Aloe mayottensis
- Conservation status: CITES Appendix II

Scientific classification
- Kingdom: Plantae
- Clade: Tracheophytes
- Clade: Angiosperms
- Clade: Monocots
- Order: Asparagales
- Family: Asphodelaceae
- Subfamily: Asphodeloideae
- Genus: Aloe
- Species: A. mayottensis
- Binomial name: Aloe mayottensis A.Berger

= Aloe mayottensis =

- Authority: A.Berger
- Conservation status: CITES_A2

Species of flowering plant

Aloe mayottensis (previously Lomatophyllum mayottensis) is a species of Aloe indigenous to the island of Mayotte and surrounding islands of the Comoros, in the Indian Ocean. Formerly more widespread, it is now rarely found outside of cultivation.

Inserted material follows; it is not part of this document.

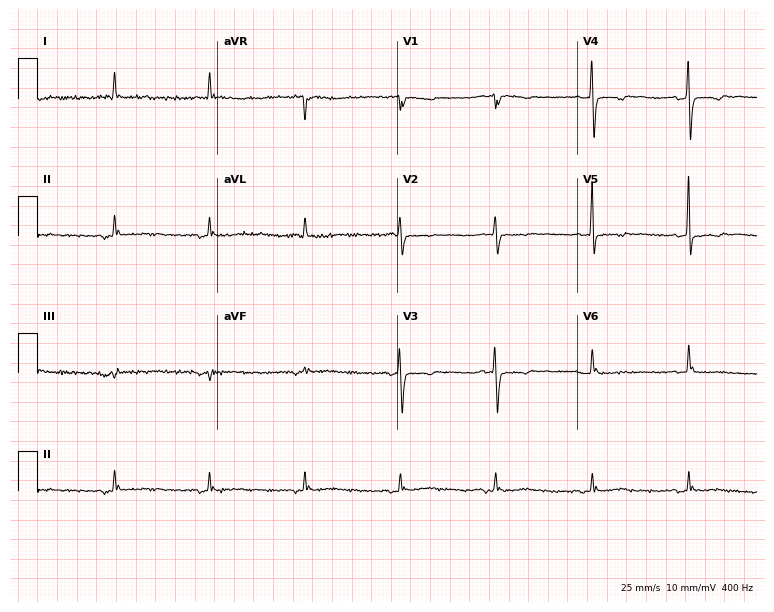
Standard 12-lead ECG recorded from a female, 76 years old (7.3-second recording at 400 Hz). None of these six findings is recorded: first-degree AV block, right bundle branch block (RBBB), left bundle branch block (LBBB), sinus bradycardia, atrial fibrillation (AF), sinus tachycardia. Findings outside these six are not listed.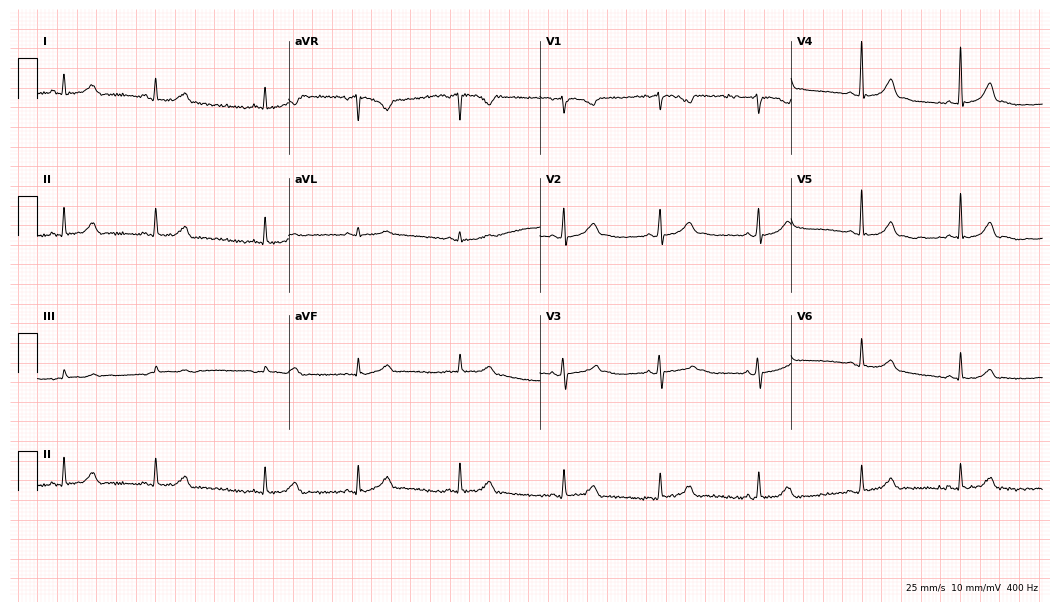
12-lead ECG from a female, 18 years old. Recorded interpretation: within normal limits.

It is part of a group of aloes which bear fleshy berries, and were therefore classed as a separate group, Lomatophyllum. Within this group, it is a relatively distinctive and easily recognisable species.

==Description==
It branches from base and stem, with stems up to 50 cm long. Its leaves are a green with pale yellow brown margins and teeth. Its multi-branched inflorescence bears flowers in racemes, and its seeds develop in fleshy berries.